Monday, June 10, 2019

Play To Your Strengths as a GM!

A year or so ago I wanted to work on some of my GM skills that are emphasized in games different from what I was playing at the time. It coincided with interest in D&D 5e and so I started to run a 5E game. Then from various tricks and twists of life I ended up running a second 5e game.

Now you can run any game any way you want, but the goal of running 5e was to run D&D - something that felt like the D&D games of old - and not my normal type games. So I tried running D&D in what I thought was how D&D was supposed to be run, supported by the books, streams, and even advice sections in videos, reddit, and other blogs.



It's led to two games that I like running, but as the first game has gotten higher and higher in level while I liked the game prep has become harder and harder.

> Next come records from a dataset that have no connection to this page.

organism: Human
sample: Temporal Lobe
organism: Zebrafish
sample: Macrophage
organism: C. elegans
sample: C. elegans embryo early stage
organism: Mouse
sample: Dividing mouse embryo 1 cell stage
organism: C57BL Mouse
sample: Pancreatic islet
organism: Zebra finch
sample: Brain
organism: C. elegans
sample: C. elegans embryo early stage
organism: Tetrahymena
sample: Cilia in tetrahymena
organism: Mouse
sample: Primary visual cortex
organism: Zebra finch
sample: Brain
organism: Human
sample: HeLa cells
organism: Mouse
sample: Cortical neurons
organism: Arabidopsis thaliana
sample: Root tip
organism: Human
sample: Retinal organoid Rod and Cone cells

The PCs are level 14, they have ridiculous abilities, and they can basically break the rules of how D&D is "supposed to be run." Random encounters? Not really a thing. Ambushed at night? Not really a thing. Big bad boss monsters? My choices are over kill by going like 10 CR over the level of the PCs, or deal with the fact that an adult red dragon could probably be solo'd by one of the players if given time to set up properly.

And then recently I realized what my problem was. While trying to run D&D the "D&D way" I forgot about my own strengths as a DM. The idea was not, and is not, to change how I GM, but to brush up on skills D&D emphasizes that other games I play don't. Skills like running monsters more tactically. Ultimately, the way I was trying to run D&D made me very focused on what the players could do. And that's...a mistake. I've always said it was a mistake, but in my own game I forgot about that.

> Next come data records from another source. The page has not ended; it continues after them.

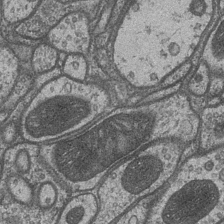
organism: Drosophila
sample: Optic medulla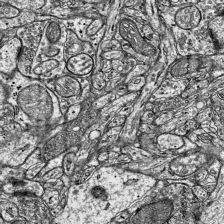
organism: Mouse
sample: Visual Cortex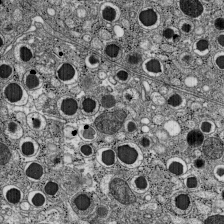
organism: C57BL Mouse
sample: Pancreatic islet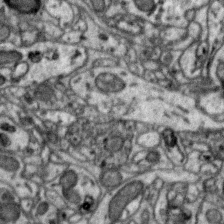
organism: Zebra finch
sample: Brain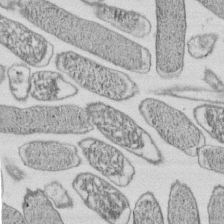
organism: E. coli
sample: Bacterial nucleoid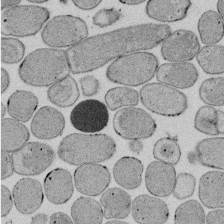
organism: E. coli
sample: Bacterial nucleoid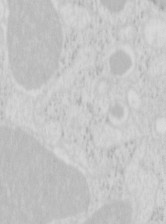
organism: Mouse
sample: Pancreas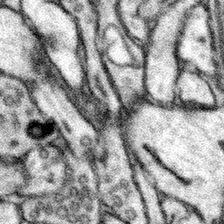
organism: Mouse
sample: Somatosensory cortex neuropil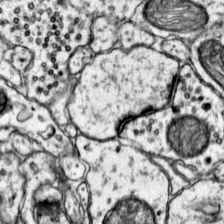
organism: Mouse
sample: Primary visual cortex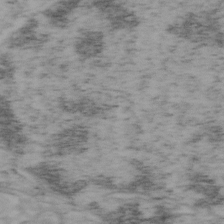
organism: Mouse
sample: OT-I killer T cells with ID8 ovarian cancer cells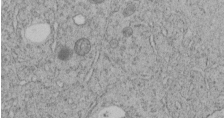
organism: C. elegans
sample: C. elegans embryo early stage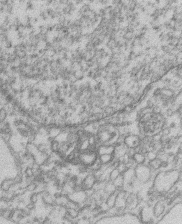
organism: Mouse
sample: T cell stromal cell synapse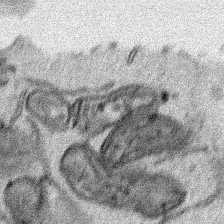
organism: Human
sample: Mitochondria in HCT116 cells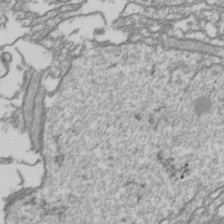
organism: Drosophila
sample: Cell division; meiosis; drosophila spermatocytes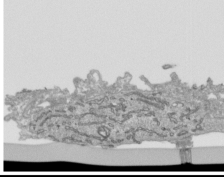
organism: Human
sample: Mitochondria in HCT116 cells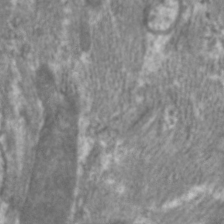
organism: C. elegans
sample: Pharynx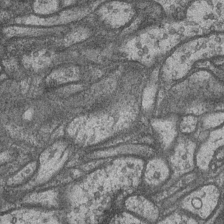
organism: Drosophila
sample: Optic medulla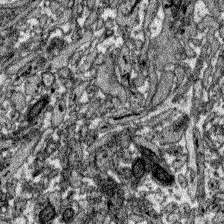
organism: Zebrafish
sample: Larval olfactory bulb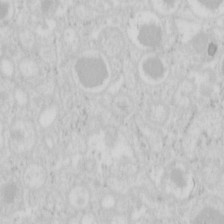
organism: Mouse
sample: Pancreas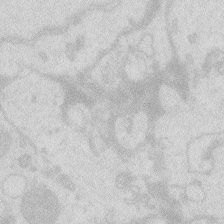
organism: Zebrafish
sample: Macrophage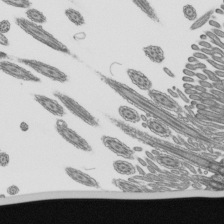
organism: Mouse
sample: Mouse epididymis efferent ductule cilia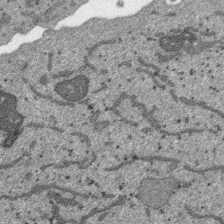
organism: Human
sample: Lung epithelial cells infected with SARS-CoV-2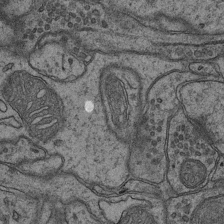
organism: Mouse
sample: CA1 Hippocampus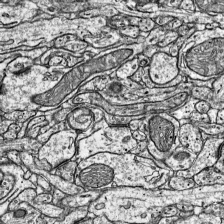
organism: Mouse
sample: Visual Cortex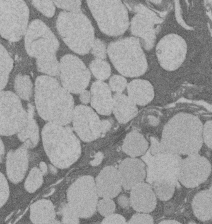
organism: Rat
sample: Salivary granule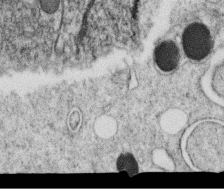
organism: C. elegans
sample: C. elegans oocyte; sperm cells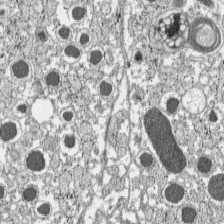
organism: C57BL Mouse
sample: Pancreatic islet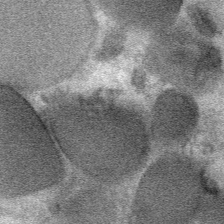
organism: Mouse
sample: Mouse Salivary gland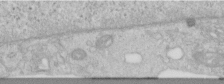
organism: Human
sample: Centriole in RPE cells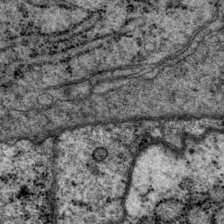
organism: P. pacificus
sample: Pharynx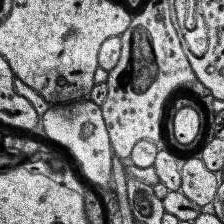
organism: Human
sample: Temporal Lobe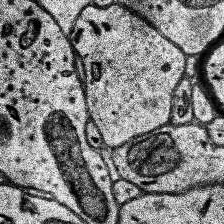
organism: Human
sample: Temporal Lobe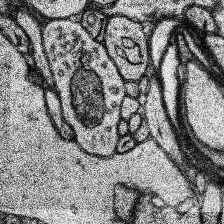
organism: Human
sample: Temporal Lobe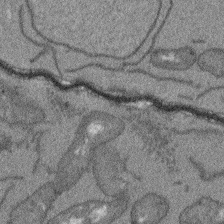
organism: Arabidopsis thaliana
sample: Root tip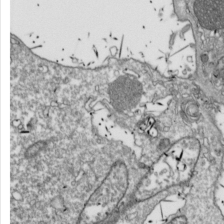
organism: Drosophila
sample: Cell division; meiosis; drosophila spermatocytes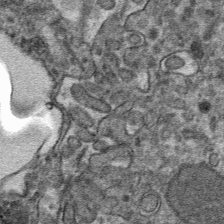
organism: Mouse
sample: Mouse hepatocytes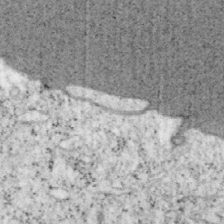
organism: Mouse
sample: OT-I killer T cells with ID8 ovarian cancer cells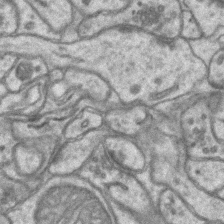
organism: Mouse
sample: CA1 Hippocampus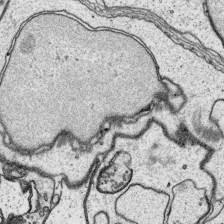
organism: Platynereis dumerilii
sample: Parapodia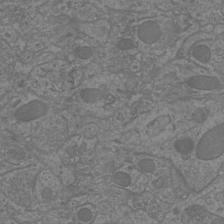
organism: Mouse
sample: Cortical neurons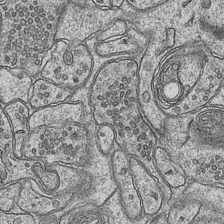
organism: Mouse
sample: CA1 Hippocampus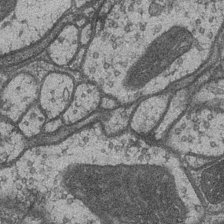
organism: Drosophila
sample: Optic medulla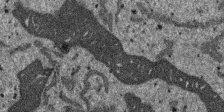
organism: Human
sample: Lung epithelial cells infected with SARS-CoV-2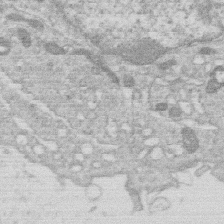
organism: Human
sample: Macrophage cells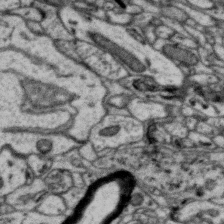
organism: Zebra finch
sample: Brain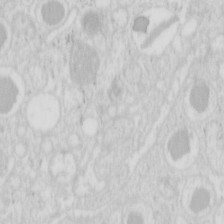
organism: Mouse
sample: Pancreas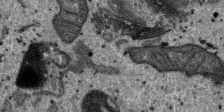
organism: Human
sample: Lung epithelial cells, uninfected (mock) control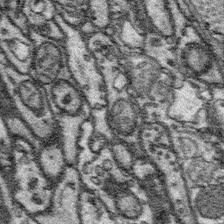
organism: Platynereis dumerilii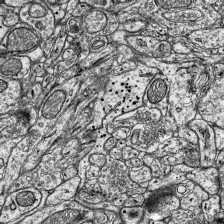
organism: Mouse
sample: Visual Cortex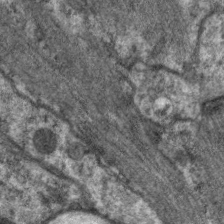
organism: C. elegans
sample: Pharynx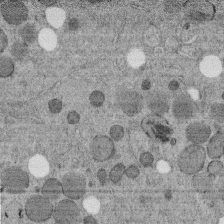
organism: C. elegans
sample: C. elegans embryo early stage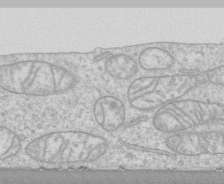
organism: Human
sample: CRL-1474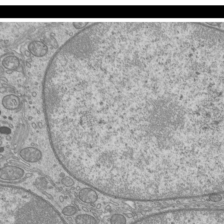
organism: Mouse
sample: Cilia; mouse epididymis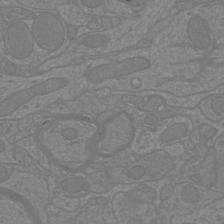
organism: Mouse
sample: Cortical neurons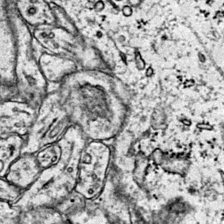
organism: Mouse
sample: Primary visual cortex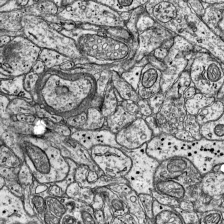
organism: Mouse
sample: Visual Cortex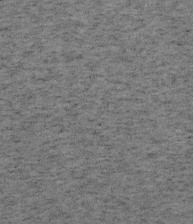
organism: Mouse
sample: OT-I killer T cells with ID8 ovarian cancer cells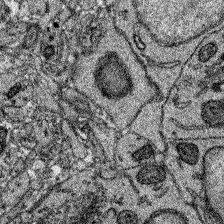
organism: Zebrafish
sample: Larval olfactory bulb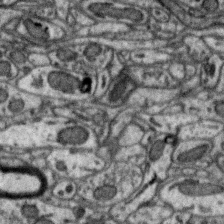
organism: Zebra finch
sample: Brain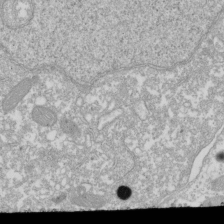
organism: Xenopus
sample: Cilia; centrioles in frog embryo cells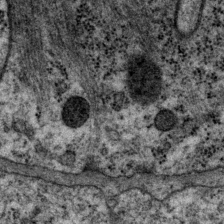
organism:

RPGs, and D&D especially, can serve as a wonderful power fantasy. The PCs will get powerful. They should get to be powerful. They should get to have fun with it. And with the game designed to do that, eventually you hit the problem where the players can do too much - if you are worried about what they can do.

The trick is to focus on what they will do. Limit choices. Make them actually make choices. Do they push on and go to the big fight exhausted and depleted from other things? Or do they give this one up? If two allies are in danger at the same time, which do they go to save - or do they split the group and try to save both while being less prepared for each individually?

My strengths are built on running around Choice and Consequence. I wasn't doing that. I was just laying out paths to monsters and encounters. So now we see how it works when I keep in mind that there is more to D&D than just that. Hopefully it works out well. If nothing else, I'm having more fun and less stress with the game than I've had in months.